我妈带着一群人浩浩荡荡去抓奸的时候,
我爸正用高难度动作和小三干柴烈火。
我妈受不了刺激当场跳楼。
鲜血飞溅到我的脸庞那一刻,我的世界崩塌了。
后来,我开车撞翻了父亲的二婚婚宴,把现场砸了个稀巴烂。
第二天,我就被送去了M国。
我在国外玩得最疯的那年,尝遍了欧美男人不同大小。
男友更是三天一换,追我的人从莫斯科排到了巴黎。
直到父亲一通电话召我回国,让我嫁给清冷禁欲的少将梁砚修。
听闻他出了名的不近女色,连女人的手都没碰过;
嫁给这样的正经人,我想想都觉得窒息。
为了搅黄这桩婚事,我使尽了浑身解数。
我去酒吧泡了三天男模,他却穿着笔挺的军装,面不改色地把我扛回家。
我故意撞飞司令家的花园栅栏,他却亲自登门道歉,将事情压得悄无声息。
我在前面肆无忌惮地闯祸,他永远在身后收拾残局。
直到我又因打架被拘留,男人穿着还没来得及换下的作战服匆忙赶来,边为我贴创可贴边轻声道:“我不在意你闯了多大的祸,捅了多大的娄子。那些,我都可以处理。我只在乎,你这里,疼不疼?”
我心神巨震,从小到大,没人真正在乎过我。
而梁砚修这句话,瞬间冲垮我所有防线。
我哑着嗓子,问:“你有没有什么……爱而不得的人?我的男人,只能属于我一个人。”
梁砚修目光沉沉落入我眼底:“没有。只有你。”
于是,我嫁了。
婚后,南城圈子里流传开一句话,惹谁都别惹梁少将的夫人许南乔。
只因我哪怕捅出天大的娄子,那位冷面阎王似的梁少将,都会站在我身后,为我撑起一片天。
我也以为,这座冰山,是真的被我这团烈火融化了。
直到这天,我去部队给梁砚修送落下的文件,听见他的同僚打趣:“梁少将,快说说,你这辈子撒过最大的谎是什么?”
梁砚修沉默了片刻,才缓缓开口:“有人问我,有没有爱而不得的人。”
“我骗她说,没有。”
轰——!
我只觉得一道惊雷在脑海中炸开,瞬间僵立在原地。
他有爱而不得的人?
那他为什么要骗我说没有?!
正要冲过去问个清楚,一个警卫员急匆匆跑来低语了几句。
梁砚修素来冷静的脸上神色骤变,急匆匆往外走。
我立刻拦了辆车,紧紧跟在后面。
车子最终停在了城郊一个废弃的仓库外。
一个绑匪正用刀挟持着一个女孩。
看到那女孩的瞬间,梁砚修声音带着一丝不易察觉的颤抖:“你放开她!”
绑匪狞笑起来:“梁砚修,外头都传你最爱的人是许南乔,只有我知道,你真正放在心尖上的人,是她——夏语嫣!你害得我弟兄死的死,残的残!今天,我也要让你尝尝痛失所爱的滋味!”

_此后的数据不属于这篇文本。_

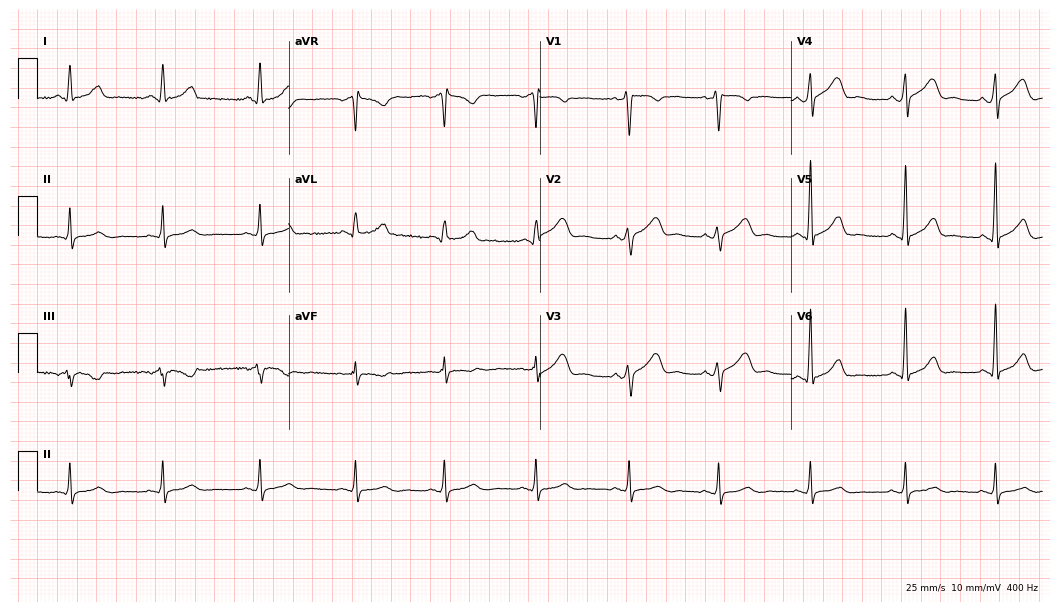
ECG — a female, 29 years old. Screened for six findings — first-degree AV block, right bundle branch block (RBBB), left bundle branch block (LBBB), sinus bradycardia, atrial fibrillation (AF), sinus tachycardia — none is recorded. Other findings, if any, are not listed.
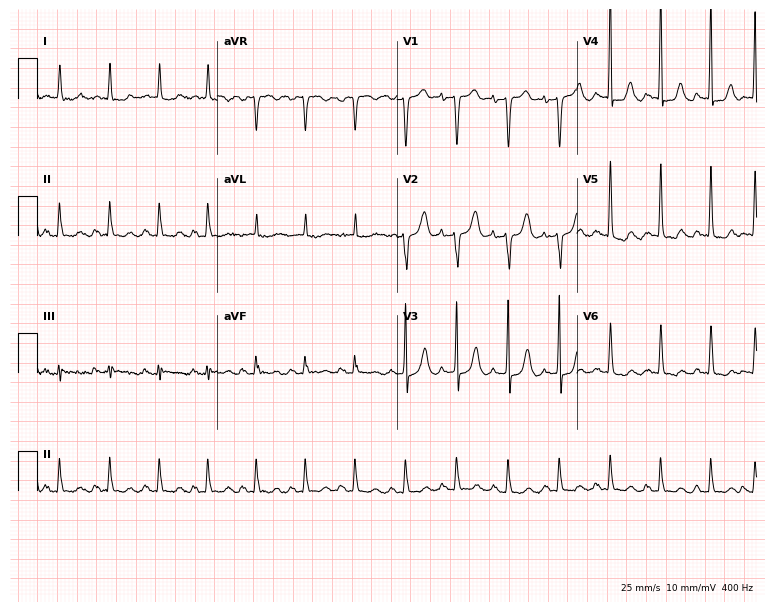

梁砚修极力保持冷静:“你要报复的人是我!放了她,冲我来!”
“放了她?可以啊!”绑匪踢过去一把匕首,“你,捅自己心口一刀!我就考虑放了她!”
梁砚修毫不犹豫地弯腰捡起匕首,朝着自己的心口,狠狠捅了下去!
我躲在后面,指甲深深掐入掌心,才没有惊叫出声。
他竟然……可以为了另一个女人,毫不犹豫地自杀?!
绑匪疯狂大笑,“看来你是真的爱惨了她啊!那我更要杀了她!”
就在绑匪举刀要下手时,埋伏的警卫员们一拥而入制服了他!
救护车赶到,抬走了梁砚修。
自始至终,没有人注意到站在仓库后面,脸色惨白的我。
就在这时,夏语嫣走到了我面前。
我死死盯着她:“你和梁砚修……到底是什么关系?”
夏语嫣脸上露出一抹凄楚而讽刺的笑,将所谓的真相,和盘托出。
两年前,她和梁砚修两情相悦,谈婚论嫁。
可她查出患了罕见的血液病,需要一种极其珍贵的进口特效药续命。
而那种药,整个南城,只有我父亲有渠道弄到。
梁砚修为了救她,去求了我父亲。
我父亲却提出了条件——只要梁砚修答应娶我,并且让我生下孩子,他就给药。
听到真相,我只觉如遭雷击。
怪不得婚后他在床事上异常执着,几乎夜夜纠缠……
巨大的羞辱感和心痛,几乎将我撕裂!
我转身,径直闯进了许家。
父亲看到我愣了一瞬,我直接开门见山地质问:“是不是你,用特效药逼梁砚修娶我?”
父亲满不在乎地笑了笑:“是又怎么样?!我还不是为了你好!梁砚修能力出众,前途无量!不知道多少...啊!”
我猛地掀翻了桌子,双目赤红:“给你两个机会!第一,把药给梁砚修!第二,用你所有的人脉和关系,让我和梁砚修,用最快的速度离婚!”
“否则我直接炸了这里,大家都别活了。”
说完,我挺直脊背,转身离开。
我没回梁家,直接去了以前常玩的舞厅。
一连三天,泡在舞厅里,喝酒,跳舞,试图麻痹自己,却只觉得心里越来越空,越来越冷。
这时一个满身酒气的男人拦住我:“小姐,一个人?长得真漂亮,陪哥哥跳支舞怎么样?”
我心情差到极点,正要发作。
一声令人牙酸的骨裂声响起,紧接着是男人杀猪般的惨叫!
我抬头,对上了一张冷峻非凡的脸。
是梁砚修。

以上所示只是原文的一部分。